# Avonmill equest



## Daytona (8 October 2013)

Anyone bought from them..?? Good or bad experience , PM me if you prefer.  Thanks


----------



## peaceandquiet1 (8 October 2013)

I have only heard good, but no personal experience.


----------



## jrp204 (8 October 2013)

I have seen a couple of their horses locally with Sarah Jane, very very nice.


----------



## TequilaMist (9 October 2013)

Girl at yard bought a nice mare from them. Seems to be exactly what they said it was.From ads I've seen prices don't seem stupid either.Wish daughter was still into ponies they have a nice looking connie I would look at advertised.
I may be wrong but think owner was/is a member(?alphamare)


----------



## toomanyhorses26 (9 October 2013)

never purchased but were lovely to deal with when I was enquiring about a job - the owner is a member on here and seems lovely as well


----------



## Sarah_Jane (9 October 2013)

I would highly recommend. My current mare came from them as a novice,was exactly as described if anything she has turned out to be far better than described having now reached Intermediate eventing. 

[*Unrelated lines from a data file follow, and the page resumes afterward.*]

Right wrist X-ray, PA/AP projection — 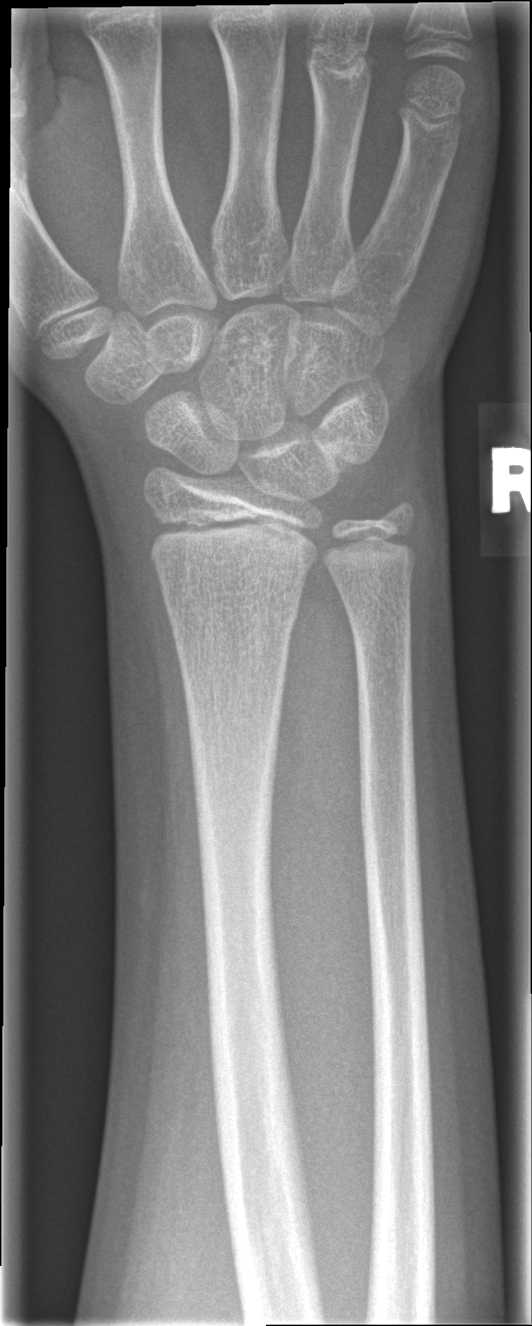
Q: AO code?
A: Fracture classified AO/OTA 23r-M/2.1
Q: Any fracture seen?
A: Fracture identified at 165,585,305,639
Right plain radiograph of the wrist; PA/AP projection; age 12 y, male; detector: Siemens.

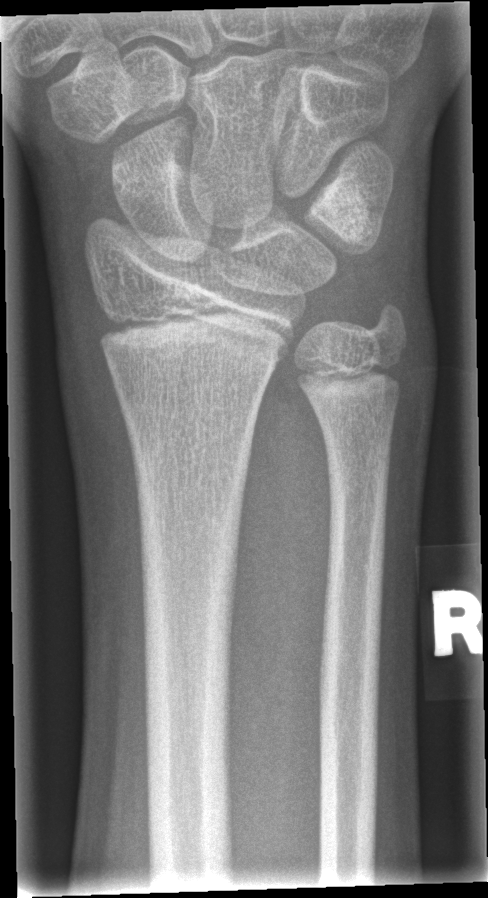   fracture: none labeled
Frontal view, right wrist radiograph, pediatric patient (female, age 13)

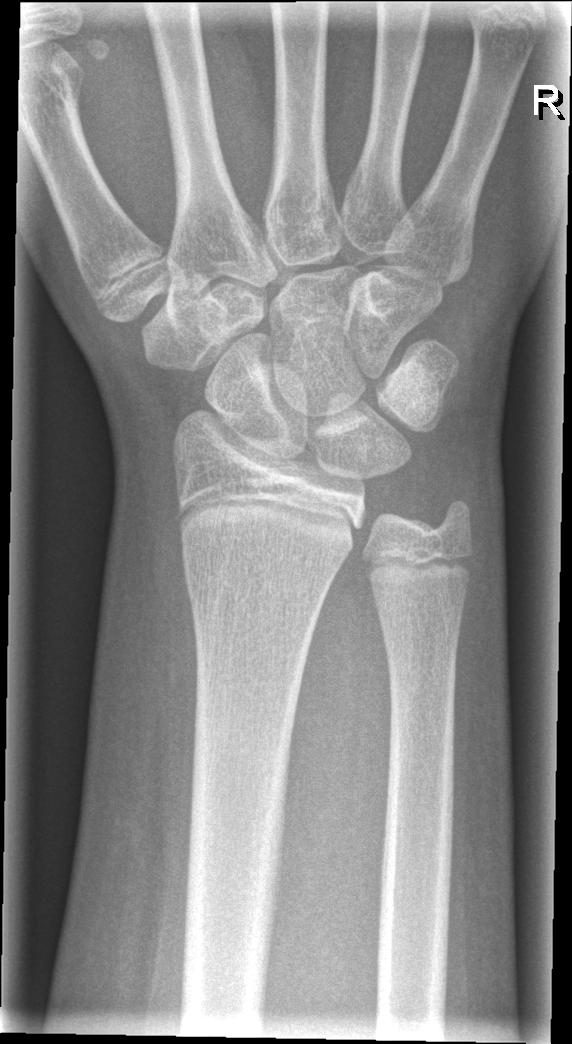
No Fx annotated.
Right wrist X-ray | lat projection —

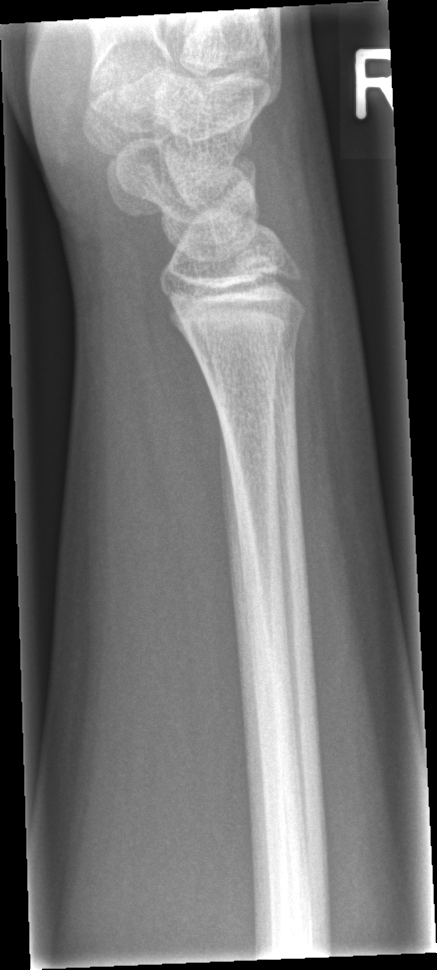
Findings: (bounding boxes in image-pixel xyxy) One fracture at 181 301 311 359. Fracture classified AO/OTA 23r-M/2.1.
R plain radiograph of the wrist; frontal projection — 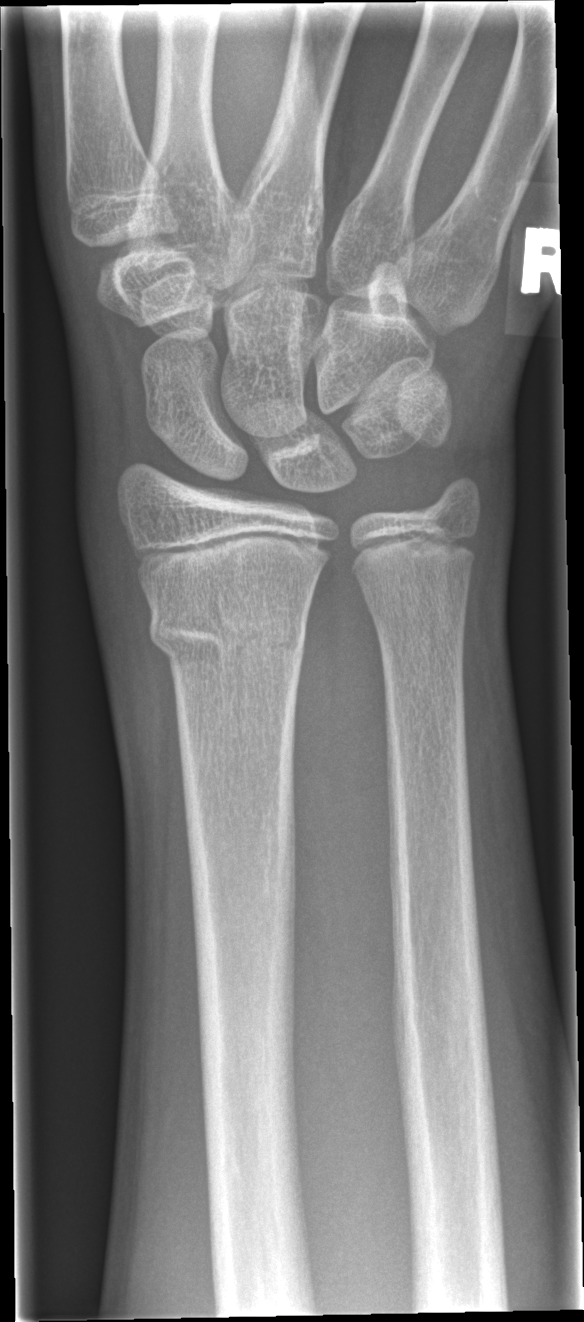

Q: What is the AO/OTA classification?
A: Fracture classified AO/OTA 23r-M/3.1
Q: Any fracture seen?
A: Fracture — 146 587 311 671
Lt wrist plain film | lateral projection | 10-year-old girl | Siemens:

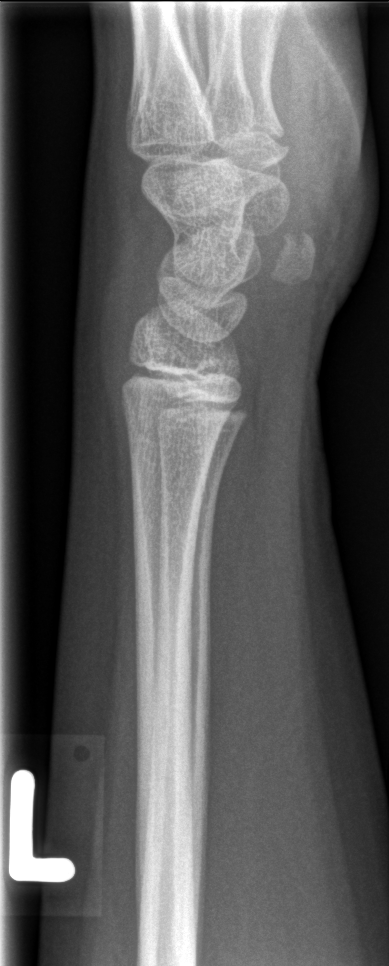

• Fracture: none labeled.
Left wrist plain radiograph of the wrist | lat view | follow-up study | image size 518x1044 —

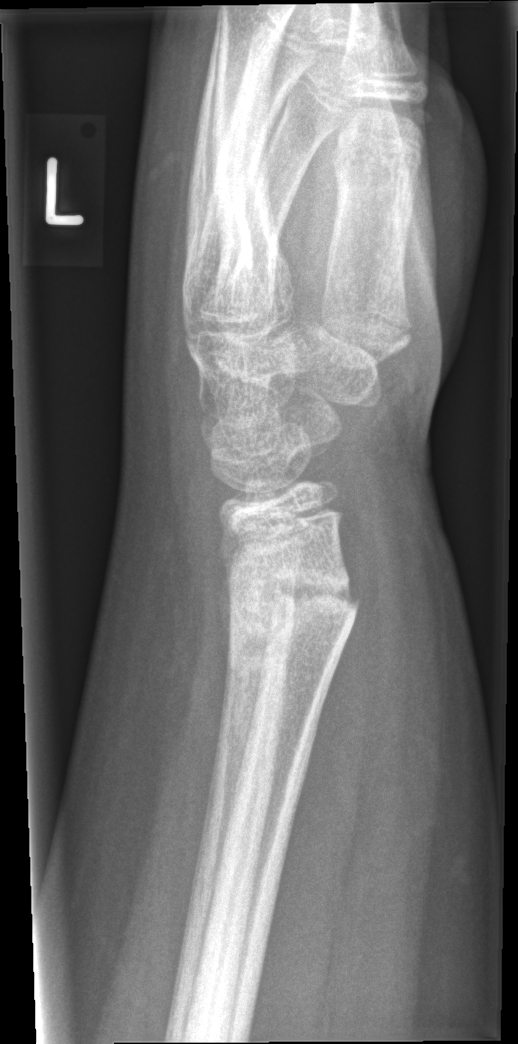

ao: 23r-M/3.1; 23u-E/7
fracture: (left=219, top=562, right=365, bottom=681)
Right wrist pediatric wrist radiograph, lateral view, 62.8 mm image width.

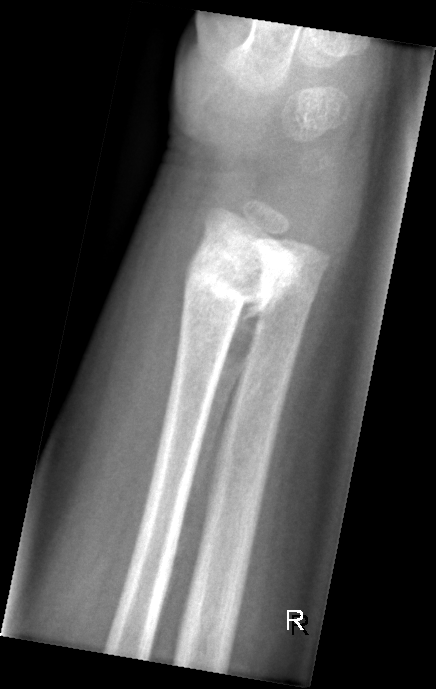

fracture: 1 @ 176 246 288 324
AO code: 23r-M/3.1; 23u-M/2.1
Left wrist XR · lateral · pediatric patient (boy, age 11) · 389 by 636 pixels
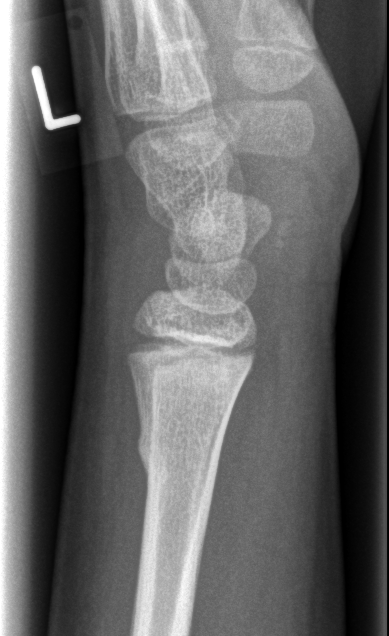

Boxes as x1,y1,x2,y2 (top-left / bottom-right, pixel units). One bone fracture at (left=132, top=425, right=219, bottom=478).
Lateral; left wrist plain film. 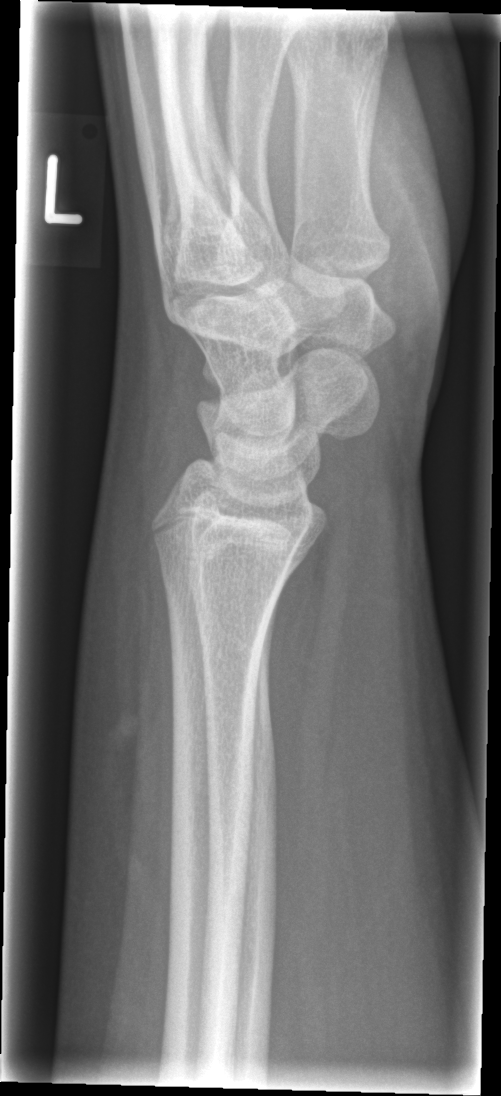 Fx: 1 @ [x1=155, y1=541, x2=289, y2=612]
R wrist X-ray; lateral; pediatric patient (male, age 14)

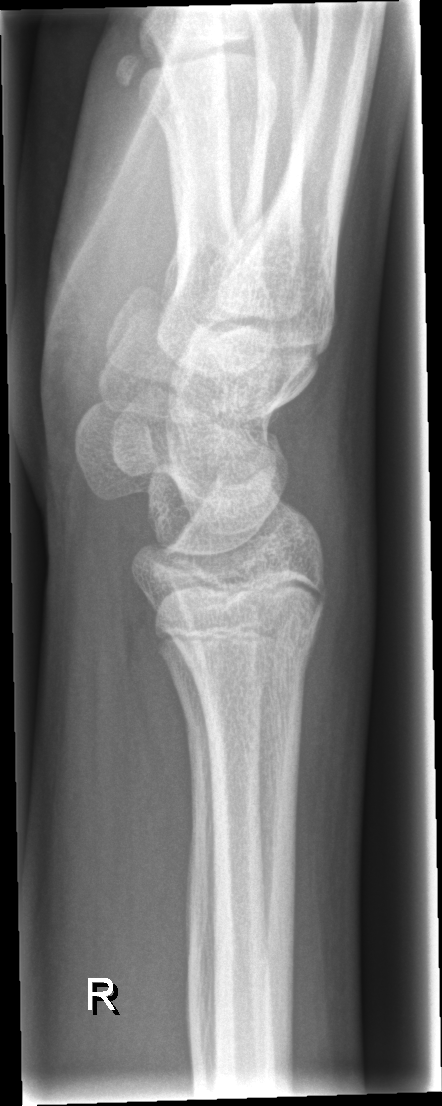
(bounding boxes in image-pixel xyxy)
Q: Locate any fractures.
A: Fracture identified at bbox(184, 620, 324, 693)
Q: AO code?
A: Fracture classified AO/OTA 23r-M/2.1
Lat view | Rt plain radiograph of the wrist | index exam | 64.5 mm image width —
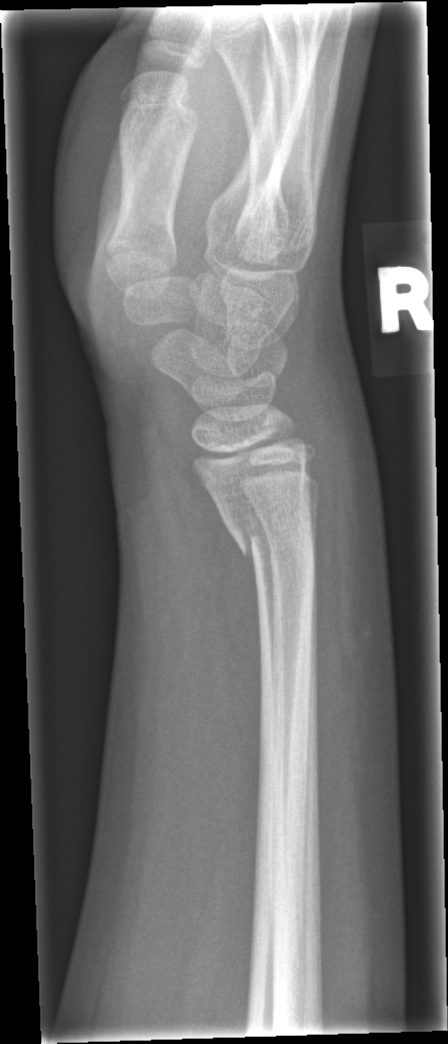 (bounding boxes in image-pixel xyxy)
Q: Locate any fractures.
A: Bone fracture — <218,501>-<318,578>

I recommended them to a friend this year who has just bought a gorgeous 4 year old connie which has turned out be beautifully behaved and a real pleasure to own.

The advantages of Avonmill is that it a small family run yard and they get to know each horse very well before it is sold. Good luck in your search.


----------



## kez1001 (9 October 2013)

If I was looking for a horse I would phone them first! 

Lovely lovely family who are very genuine and J has a super eye for a horse.


----------



## Quadro (10 October 2013)

You cannot go wrong with them. Fair, knowledgable, experianced and very nice, kind people. All horses as described.
Q


----------



## amage (10 October 2013)

Yet another who would very highly recommend. They helped sell my three year old and even gave him b&b for a night on his way from the south of Ireland to the north of Scotland. Courtesy of Joanne I not only sold my horse but have made some fantastic friends and would recommend them to absolutely anyone. The painstaking care she puts into finding, vetting, transporting and then educating them when they arrive at Avonmill is second to none. I would happily buy from and sell to Avonmill


----------



## dibbin (10 October 2013)

I have a friend who has had 2 lovely eventers from Avonmill, I've only heard good things.


----------



## Daytona (10 October 2013)

Cool cheers my sister is interested in a horse from them but neither of us had heard from them or knew anyone who had used them.  That's great they have a good reputation, I will let her know.


----------



## Javabb94 (10 October 2013)

Daytona said:



			Cool cheers my sister is interested in a horse from them but neither of us had heard from them or knew anyone who had used them.  That's great they have a good reputation, I will let her know.
		
Click to expand...

I bought a horse from avonmill last year and she is everything as described and more - such a talented and kind horse wouldn't hesitate when looking for another to be straight there again!


----------



## Scotland (11 October 2013)

I have bought a few horses through Avonmill Equestrian, over the years, including a brood mare, a Grade A and my latest purchase of a novice a month ago. Genuine, professional, honest and quality horses.


----------



## Marydoll (12 October 2013)

Looked to buy my next horse from there but ended up taking a lovely horse on loan for a year instead.
Having spoken to Joanne and seen the quality of horses, i wouldnt hesitate to have a chat and a go see, no pressure, happy to chat over your needs, the horses ive seen are lovely, well put together and usually very well bred. I still  drool on fb over pics of a stunning big Connie they had called " silver " .


----------